Well here goes. Why am I writing a blog? No idea. What am I going to write? No idea. Actually, that’s not strictly true. * I have been pestered for a while now by “dear friend” who shall remain nameless but she knows who she is. In fact, I may well be using her as a source of inspiration when my own life seems dull but all in good time…
I had planned to start all this by introducing myself and giving a potted history of my fairly unremarkable life but that would be the logical beginning and of late “logic” seems to have deserted me. So instead, I shall have a small rant. So good to get things off my chest even if no one will ever read it. Actually, “dear friend” is duty bound to read ever single word that I write and beg me for more musings or else she will be “ex dear friend”. I can be a little harsh when I choose! Maybe that’s why Frog (my beloved -more of him another time) sometimes calls me Pol Pot. I like to think of it as a term of affection but I sometimes glimpse in his eyes a slight look of terror . It hovers uncertainly for just a second and in a blink it has gone.

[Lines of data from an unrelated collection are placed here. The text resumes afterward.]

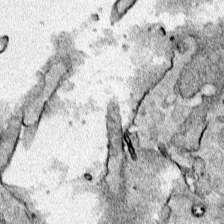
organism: Human
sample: Mitochondria in HCT116 cells
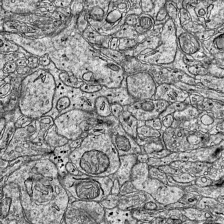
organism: Mouse
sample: Visual Cortex
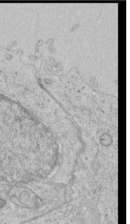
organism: Human
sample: Mitochondria in HCT116 cells
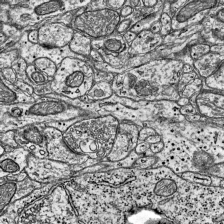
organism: Mouse
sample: Visual Cortex
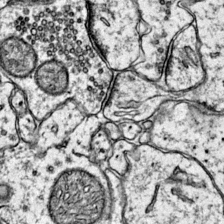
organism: Mouse
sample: Primary visual cortex
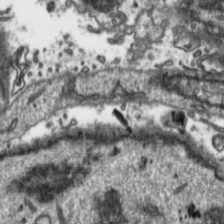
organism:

Last night, for example, he spilled some sauce on my new table cloth which, by the way, is giving me immense pleasure this week. I said nothing, just started to remove the tomato based mark with cold water and applied my special stain removing pen that came from New York many a moon ago. I am really, really good at stain removals after many years of practice with my two dear but albeit messy children. They were incredibly messy when they were young. Well one is still a bit of a “muck pig” as I used to call him. I bet his ears are burning now! Actually, now I come to think of it, the other one still has her moments. Only last week when I was visiting her in London, I found my stain removing services were required by both her and her flatmate. Ah, if only there were money to be made in an international stain removal company!

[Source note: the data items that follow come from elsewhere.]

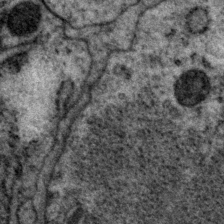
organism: P. pacificus
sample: Pharynx
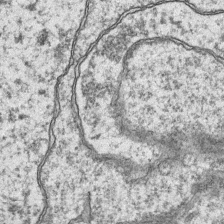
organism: Mouse
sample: CA1 Hippocampus
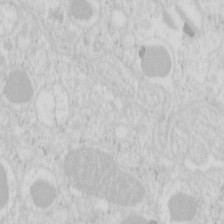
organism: Mouse
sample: Pancreas
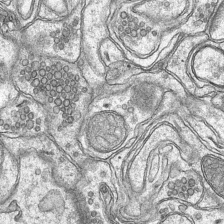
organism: Mouse
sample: CA1 Hippocampus
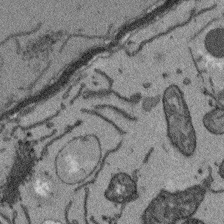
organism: Arabidopsis thaliana
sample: Root tip
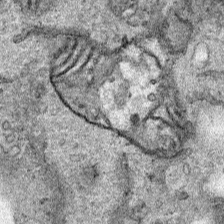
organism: Human
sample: Mitochondria in HCT116 cells
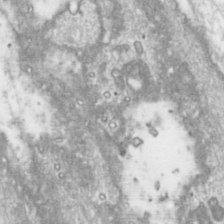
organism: Toxoplasma gondii
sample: Parasites in a vacuole inside a host cell
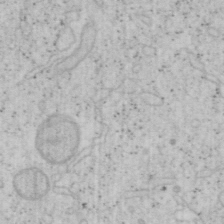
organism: Human
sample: HeLa cells

Goodness, how I am waffling. I never thought that I would be writing about stains in my first blog. I don’t even have time for my rant. I need to shower. It’s 4.00pm and I am lying on top of the bed in a beach kaftan. It’s too hot for the beach but I can pretend. I haven’t even set foot out of doors yet as I have been so caught up in the the reason for my rant. Again not totally true.* I did open the door and cross the threshold when the Amazon delivery man came. I was very pleased to be in my kaftan rather than my nightie although there is really not that much difference between them. All he would have noticed was a wild haired, unmade up ,middle-aged woman. Actually, he probably noticed nothing at all. Anyway to the shower to transform myself into a chic ,wild haired, middle-aged woman. A quick dash to the shops, prepare another delicious supper that may well end up on my tablecloth et voilà. When Frog finally gets home tonight he will never imagine just how lazy I have been. SSShhh not a word….
*Am I turning into a fibber as well as a dictatorial, waffling ranter?